> _Task to complete_:
Give back exactly the lines of the material below that start at the line containing "9.368 | 8.879 |" and end at the line containing "14.33 | 15.93 |", and no others.

> _Materials provided_:
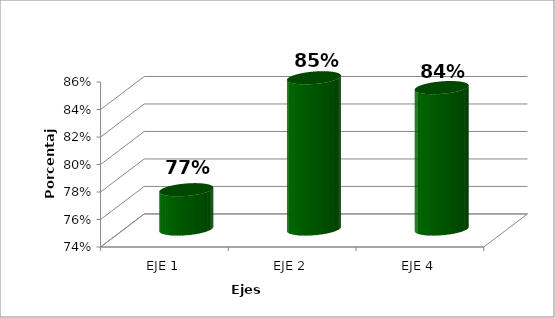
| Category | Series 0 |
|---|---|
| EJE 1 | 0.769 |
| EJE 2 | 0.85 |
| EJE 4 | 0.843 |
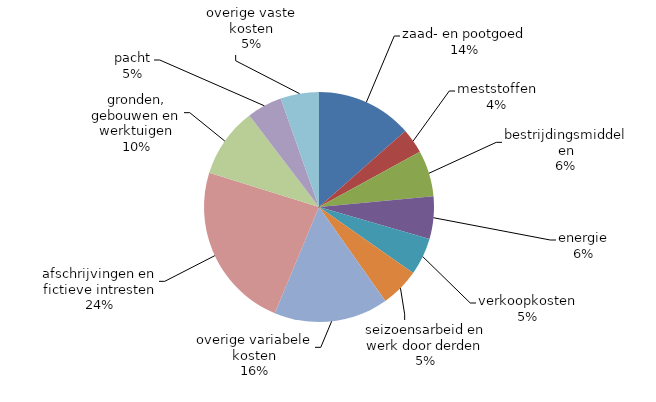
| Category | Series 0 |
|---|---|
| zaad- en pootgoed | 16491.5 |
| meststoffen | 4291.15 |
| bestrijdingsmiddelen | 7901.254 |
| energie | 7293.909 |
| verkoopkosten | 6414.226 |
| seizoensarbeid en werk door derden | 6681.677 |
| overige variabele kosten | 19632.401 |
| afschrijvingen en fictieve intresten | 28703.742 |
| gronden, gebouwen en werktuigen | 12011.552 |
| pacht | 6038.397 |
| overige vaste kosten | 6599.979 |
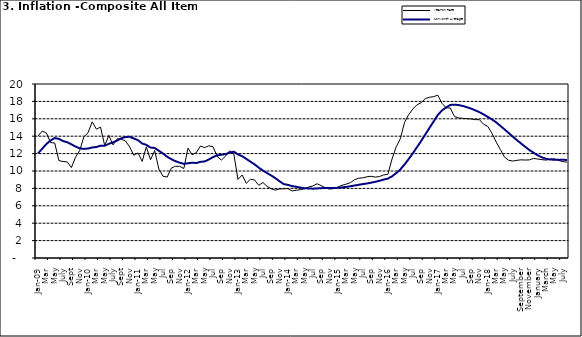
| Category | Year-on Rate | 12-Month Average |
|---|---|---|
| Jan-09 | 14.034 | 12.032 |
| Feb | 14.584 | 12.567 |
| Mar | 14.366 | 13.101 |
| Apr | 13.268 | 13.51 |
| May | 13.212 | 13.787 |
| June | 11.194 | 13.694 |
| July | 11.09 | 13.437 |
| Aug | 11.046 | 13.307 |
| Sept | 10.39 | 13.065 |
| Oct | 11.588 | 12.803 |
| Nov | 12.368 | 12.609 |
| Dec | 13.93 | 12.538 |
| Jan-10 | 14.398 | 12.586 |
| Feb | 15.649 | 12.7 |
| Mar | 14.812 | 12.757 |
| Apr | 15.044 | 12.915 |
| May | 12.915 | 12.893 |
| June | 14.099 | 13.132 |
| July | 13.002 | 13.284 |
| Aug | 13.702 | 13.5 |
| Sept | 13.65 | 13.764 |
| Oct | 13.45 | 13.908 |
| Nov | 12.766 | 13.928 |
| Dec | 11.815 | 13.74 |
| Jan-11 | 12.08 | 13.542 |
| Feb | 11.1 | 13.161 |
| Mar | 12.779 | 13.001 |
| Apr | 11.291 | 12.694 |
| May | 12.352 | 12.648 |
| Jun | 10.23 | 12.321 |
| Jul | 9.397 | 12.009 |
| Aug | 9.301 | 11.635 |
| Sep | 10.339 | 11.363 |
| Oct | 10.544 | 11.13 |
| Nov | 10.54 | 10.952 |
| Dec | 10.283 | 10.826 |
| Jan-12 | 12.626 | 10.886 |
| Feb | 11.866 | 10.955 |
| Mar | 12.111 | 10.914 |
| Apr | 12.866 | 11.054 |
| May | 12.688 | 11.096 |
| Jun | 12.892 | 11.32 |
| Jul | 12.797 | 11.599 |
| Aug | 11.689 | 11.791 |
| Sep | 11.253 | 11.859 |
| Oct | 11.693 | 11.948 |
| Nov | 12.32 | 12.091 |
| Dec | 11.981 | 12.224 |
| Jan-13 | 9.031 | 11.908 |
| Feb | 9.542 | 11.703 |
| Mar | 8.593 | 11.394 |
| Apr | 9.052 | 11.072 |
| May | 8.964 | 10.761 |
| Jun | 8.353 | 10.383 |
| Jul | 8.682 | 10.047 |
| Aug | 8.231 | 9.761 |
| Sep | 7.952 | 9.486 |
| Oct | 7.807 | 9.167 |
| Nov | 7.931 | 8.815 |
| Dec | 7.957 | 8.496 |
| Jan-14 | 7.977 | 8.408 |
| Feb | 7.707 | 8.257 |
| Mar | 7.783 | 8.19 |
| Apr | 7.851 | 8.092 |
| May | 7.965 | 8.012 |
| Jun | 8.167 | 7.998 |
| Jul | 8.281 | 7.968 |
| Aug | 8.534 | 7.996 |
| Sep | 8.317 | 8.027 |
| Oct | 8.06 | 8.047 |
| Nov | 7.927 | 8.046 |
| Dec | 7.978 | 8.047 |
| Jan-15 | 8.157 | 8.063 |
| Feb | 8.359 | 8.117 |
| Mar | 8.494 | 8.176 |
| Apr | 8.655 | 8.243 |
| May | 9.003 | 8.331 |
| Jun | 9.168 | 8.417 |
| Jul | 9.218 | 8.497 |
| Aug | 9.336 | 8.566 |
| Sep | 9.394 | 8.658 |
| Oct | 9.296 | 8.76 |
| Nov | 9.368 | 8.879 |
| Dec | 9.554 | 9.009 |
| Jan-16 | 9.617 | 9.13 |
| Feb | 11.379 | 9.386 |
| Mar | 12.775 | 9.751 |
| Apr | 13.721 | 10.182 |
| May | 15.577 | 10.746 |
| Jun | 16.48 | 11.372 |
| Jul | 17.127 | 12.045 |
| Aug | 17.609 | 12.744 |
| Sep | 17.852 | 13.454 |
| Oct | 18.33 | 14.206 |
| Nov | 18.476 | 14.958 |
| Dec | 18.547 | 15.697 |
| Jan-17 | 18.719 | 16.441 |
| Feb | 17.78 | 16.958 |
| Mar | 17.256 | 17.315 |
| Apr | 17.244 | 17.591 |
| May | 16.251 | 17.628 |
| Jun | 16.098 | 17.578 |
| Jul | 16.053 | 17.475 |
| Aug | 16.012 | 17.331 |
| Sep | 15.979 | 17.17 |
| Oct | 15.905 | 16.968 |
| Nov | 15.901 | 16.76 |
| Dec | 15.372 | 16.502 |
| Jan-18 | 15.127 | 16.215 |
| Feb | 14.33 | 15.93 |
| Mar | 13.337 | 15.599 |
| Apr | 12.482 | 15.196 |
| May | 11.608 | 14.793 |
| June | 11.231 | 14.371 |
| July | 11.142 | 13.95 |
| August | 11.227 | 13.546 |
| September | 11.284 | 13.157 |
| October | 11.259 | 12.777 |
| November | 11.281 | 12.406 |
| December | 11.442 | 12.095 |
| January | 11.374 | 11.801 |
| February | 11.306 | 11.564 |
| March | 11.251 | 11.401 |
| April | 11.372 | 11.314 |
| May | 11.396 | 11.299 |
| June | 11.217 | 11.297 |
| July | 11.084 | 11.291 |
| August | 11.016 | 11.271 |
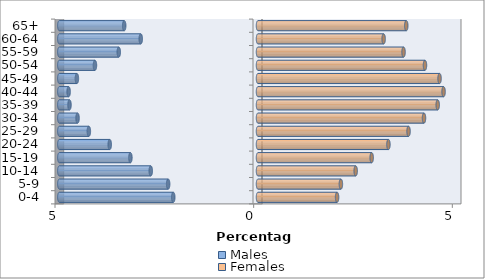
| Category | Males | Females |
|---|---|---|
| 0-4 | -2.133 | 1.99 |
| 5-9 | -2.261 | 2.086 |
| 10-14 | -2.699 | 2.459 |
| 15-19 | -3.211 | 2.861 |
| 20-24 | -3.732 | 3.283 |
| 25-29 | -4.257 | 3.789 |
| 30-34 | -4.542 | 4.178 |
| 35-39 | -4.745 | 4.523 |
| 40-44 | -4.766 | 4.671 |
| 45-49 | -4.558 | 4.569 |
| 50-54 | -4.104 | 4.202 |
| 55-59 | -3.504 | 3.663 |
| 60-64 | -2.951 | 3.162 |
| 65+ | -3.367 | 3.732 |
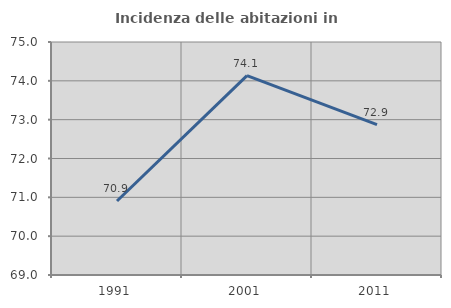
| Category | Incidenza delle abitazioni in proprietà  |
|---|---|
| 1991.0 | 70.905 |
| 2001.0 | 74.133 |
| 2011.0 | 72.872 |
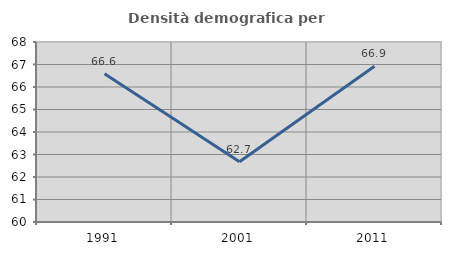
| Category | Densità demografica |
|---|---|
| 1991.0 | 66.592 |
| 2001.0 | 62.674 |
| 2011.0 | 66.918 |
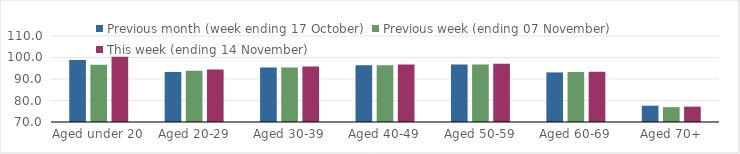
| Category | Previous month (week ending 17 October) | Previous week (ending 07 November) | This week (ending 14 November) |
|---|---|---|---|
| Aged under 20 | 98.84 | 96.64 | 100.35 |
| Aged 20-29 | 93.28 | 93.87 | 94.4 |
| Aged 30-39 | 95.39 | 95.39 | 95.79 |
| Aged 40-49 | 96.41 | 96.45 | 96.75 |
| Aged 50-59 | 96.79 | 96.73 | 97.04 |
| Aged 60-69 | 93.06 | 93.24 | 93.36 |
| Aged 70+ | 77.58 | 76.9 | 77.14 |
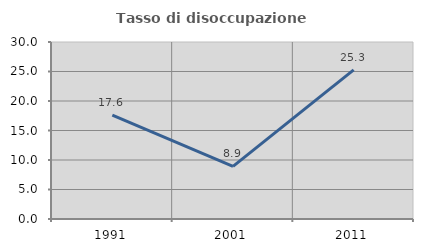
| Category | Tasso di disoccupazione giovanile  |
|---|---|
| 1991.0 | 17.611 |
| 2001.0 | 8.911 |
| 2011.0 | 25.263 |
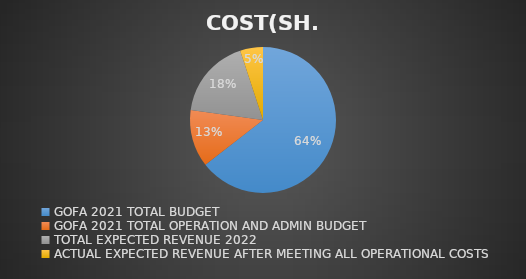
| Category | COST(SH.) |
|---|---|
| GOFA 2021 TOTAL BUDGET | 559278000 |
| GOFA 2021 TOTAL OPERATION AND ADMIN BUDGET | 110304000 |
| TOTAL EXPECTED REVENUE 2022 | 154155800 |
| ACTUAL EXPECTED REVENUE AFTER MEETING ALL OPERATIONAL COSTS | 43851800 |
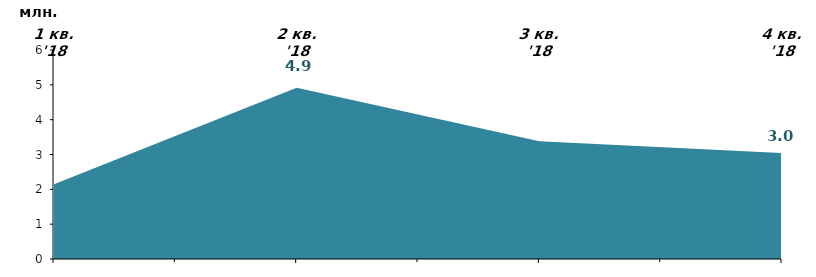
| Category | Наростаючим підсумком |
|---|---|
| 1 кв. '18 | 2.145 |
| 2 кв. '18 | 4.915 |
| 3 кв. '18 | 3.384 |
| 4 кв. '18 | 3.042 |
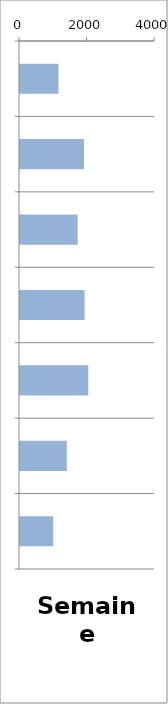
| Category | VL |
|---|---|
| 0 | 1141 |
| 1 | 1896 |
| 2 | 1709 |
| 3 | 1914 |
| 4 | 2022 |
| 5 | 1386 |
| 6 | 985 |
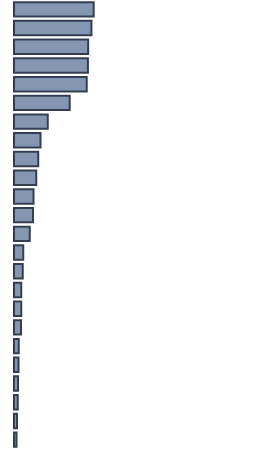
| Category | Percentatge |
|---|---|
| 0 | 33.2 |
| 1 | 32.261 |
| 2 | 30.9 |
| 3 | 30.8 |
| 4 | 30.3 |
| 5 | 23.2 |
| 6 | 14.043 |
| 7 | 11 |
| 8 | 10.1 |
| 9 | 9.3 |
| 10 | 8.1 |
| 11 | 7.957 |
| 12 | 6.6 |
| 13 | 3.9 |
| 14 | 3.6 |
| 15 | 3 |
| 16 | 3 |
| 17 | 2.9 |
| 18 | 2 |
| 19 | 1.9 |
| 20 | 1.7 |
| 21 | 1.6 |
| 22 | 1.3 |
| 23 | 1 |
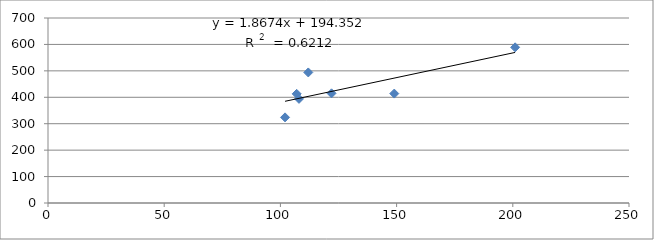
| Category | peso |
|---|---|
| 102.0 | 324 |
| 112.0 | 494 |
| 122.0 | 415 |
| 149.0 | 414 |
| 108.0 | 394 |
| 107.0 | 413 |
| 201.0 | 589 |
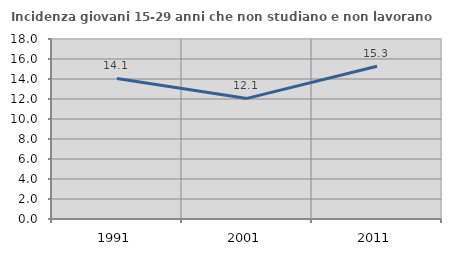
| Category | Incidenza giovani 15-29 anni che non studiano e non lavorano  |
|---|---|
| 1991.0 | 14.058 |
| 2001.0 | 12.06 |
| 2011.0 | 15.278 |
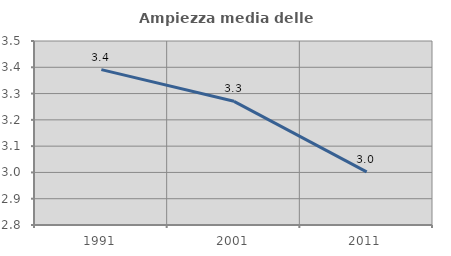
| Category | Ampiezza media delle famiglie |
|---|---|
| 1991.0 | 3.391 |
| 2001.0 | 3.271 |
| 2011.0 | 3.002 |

> _Answer to this task_:
| Nov | 9.368 | 8.879 |
| Dec | 9.554 | 9.009 |
| Jan-16 | 9.617 | 9.13 |
| Feb | 11.379 | 9.386 |
| Mar | 12.775 | 9.751 |
| Apr | 13.721 | 10.182 |
| May | 15.577 | 10.746 |
| Jun | 16.48 | 11.372 |
| Jul | 17.127 | 12.045 |
| Aug | 17.609 | 12.744 |
| Sep | 17.852 | 13.454 |
| Oct | 18.33 | 14.206 |
| Nov | 18.476 | 14.958 |
| Dec | 18.547 | 15.697 |
| Jan-17 | 18.719 | 16.441 |
| Feb | 17.78 | 16.958 |
| Mar | 17.256 | 17.315 |
| Apr | 17.244 | 17.591 |
| May | 16.251 | 17.628 |
| Jun | 16.098 | 17.578 |
| Jul | 16.053 | 17.475 |
| Aug | 16.012 | 17.331 |
| Sep | 15.979 | 17.17 |
| Oct | 15.905 | 16.968 |
| Nov | 15.901 | 16.76 |
| Dec | 15.372 | 16.502 |
| Jan-18 | 15.127 | 16.215 |
| Feb | 14.33 | 15.93 |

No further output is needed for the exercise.